Agentic Engineering¶
Category: concept Last updated: 2026-04-03 Status: draft
Summary¶
Agentic engineering is the practice of professional software development using AI coding agents — distinguished from "vibe coding" (building without reading or understanding the code) by its emphasis on quality, verifiability, and professional engineering standards. The term was coined by entities/simon-willison as a more precise alternative to "vibe coding" for engineers who use agents to produce production-ready software they have reviewed and validated. Key patterns include red/green TDD, starting from thin templates, maintaining a hoard of reusable research and tools, and keeping code costs low to prototype aggressively.
Details¶
Vibe Coding vs. Agentic Engineering¶
Vibe coding (Andrej Karpathy's original definition): you don't look at the code at all; you go on vibes — describe what you want, play with the result, keep iterating without reading the implementation. Originally framed for fun and prototyping. Now colloquially applied to all AI-assisted coding, which dilutes the term's utility.
==Agentic engineering: professional use of coding agents to produce production-quality software, with the engineer reviewing output, maintaining tests, managing agent direction, and applying decades of engineering judgment. Using agents well is mentally demanding — not trivially easy.==
The distinction matters because: - Vibe coding is irresponsible beyond personal projects (bugs can harm others; security, scraping, etc.) - Agentic engineering is the right frame for deploying software to real users
Product-oriented vibe coding (Priyanka Vergadia's "Vibe Code Framework"): a middle path — prompting AI as a Product Manager rather than a developer. The AI is treated as the implementer; the human is the Product Owner who makes all decisions. Structured as 5 phases: (1) Discovery — AI asks clarifying questions, separates must-haves from nice-to-haves; (2) Planning — blueprint and technical approach in plain language; (3) Building — staged construction with options presented when problems arise; (4) Polish — edge cases, device compatibility, finished feel; (5) Handoff — deployment and documentation so you aren't locked into one chat session. The golden rule: no prototypes — working product only.

Key Patterns¶
Red/Green TDD¶
The single most important agentic engineering practice: always have the agent run the tests.
- Without test execution, you're back to "copy-paste from ChatGPT and hope it works"
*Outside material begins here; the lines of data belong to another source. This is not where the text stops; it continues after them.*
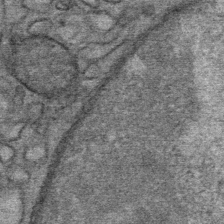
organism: Mouse
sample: Mouse Salivary gland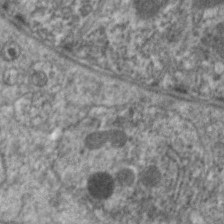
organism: C. elegans
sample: Pharynx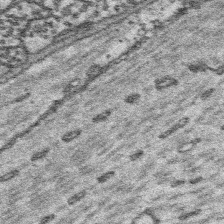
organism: Platynereis dumerilii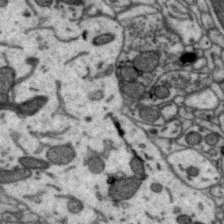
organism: Zebra finch
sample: Brain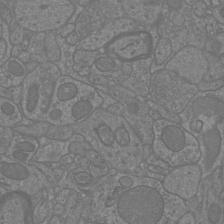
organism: Mouse
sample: Cortical neurons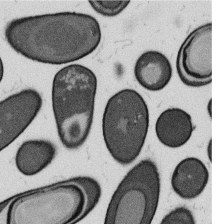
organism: B. subtilis
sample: Bacterial spore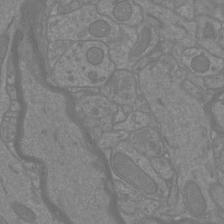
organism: Mouse
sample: Cortical neurons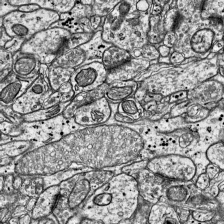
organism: Mouse
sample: Visual Cortex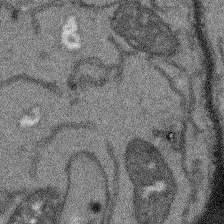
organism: Arabidopsis thaliana
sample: Root tip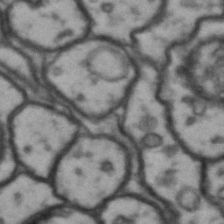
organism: Drosophila
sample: Brain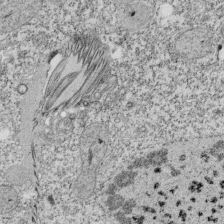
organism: Tetrahymena
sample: Cilia in tetrahymena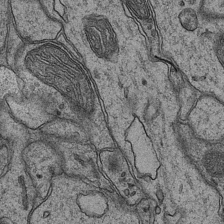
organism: Mouse
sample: CA1 Hippocampus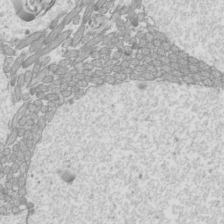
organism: Mouse
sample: Cilia; mouse epididymis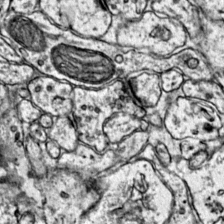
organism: Mouse
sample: Primary visual cortex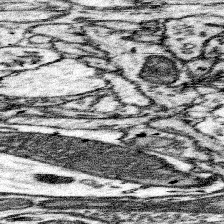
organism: Mouse
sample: Somatosensory cortex neuropil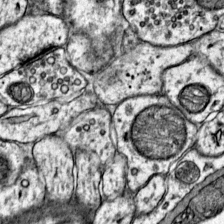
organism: Mouse
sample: Primary visual cortex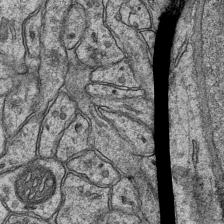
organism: Mouse
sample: CA1 Hippocampus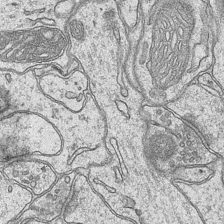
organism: Mouse
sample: CA1 Hippocampus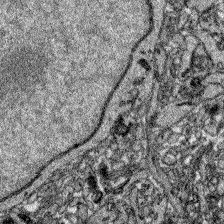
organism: Zebrafish
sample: Larval olfactory bulb

- ==Tell agents to write tests first, run them (watch them fail = "red"), implement the code, run them again (watch them pass = "green")==
- ==The phrase
red/green TDDis programming jargon agents understand — replaces a paragraph of instructions== - Tests accumulate in the repo, giving future agents a safety net against regressions
- Agent-written tests mean even boring/verbose test suites are cheap to maintain; Simon now accepts 100+ tests on small libraries
Starting with a Thin Template¶
Rather than writing long CLAUDE.md instructions, start every project from a thin code skeleton:
- A single passing test (e.g.,
assert 1 + 1 == 2) in the preferred structure - A few lines of boilerplate formatted how you like
- Agents observe this pattern and reproduce it throughout the project
This is more effective than verbose instructions because agents are very good at pattern-matching to existing code style.
Hoarding Techniques and Research¶
Build a personal backlog of solved problems, prototypes, and research outputs — the more you accumulate, the more you can combine to solve new problems.
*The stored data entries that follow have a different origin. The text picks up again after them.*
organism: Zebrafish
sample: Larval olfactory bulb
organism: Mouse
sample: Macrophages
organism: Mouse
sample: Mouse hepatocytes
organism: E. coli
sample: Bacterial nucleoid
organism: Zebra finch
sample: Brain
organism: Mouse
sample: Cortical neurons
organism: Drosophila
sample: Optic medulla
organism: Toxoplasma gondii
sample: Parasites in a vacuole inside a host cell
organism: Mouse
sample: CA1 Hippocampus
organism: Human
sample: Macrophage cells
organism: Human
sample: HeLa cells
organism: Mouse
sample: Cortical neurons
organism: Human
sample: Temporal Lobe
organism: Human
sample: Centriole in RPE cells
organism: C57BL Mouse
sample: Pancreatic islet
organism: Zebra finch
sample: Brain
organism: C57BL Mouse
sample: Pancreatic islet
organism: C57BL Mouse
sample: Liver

entities/simon-willison's implementation:
- simonw/tools — 193+ small HTML/JS tools; each captures a thing that is possible to do
- ==simonw/research — 75+ agent-driven research projects in public + ~50 private; each a markdown report where an agent wrote and ran code, not just summarized web content==
Key insight: agent-generated research where code was actually written and run is far more valuable than "deep research" summaries, because it's verified and actionable.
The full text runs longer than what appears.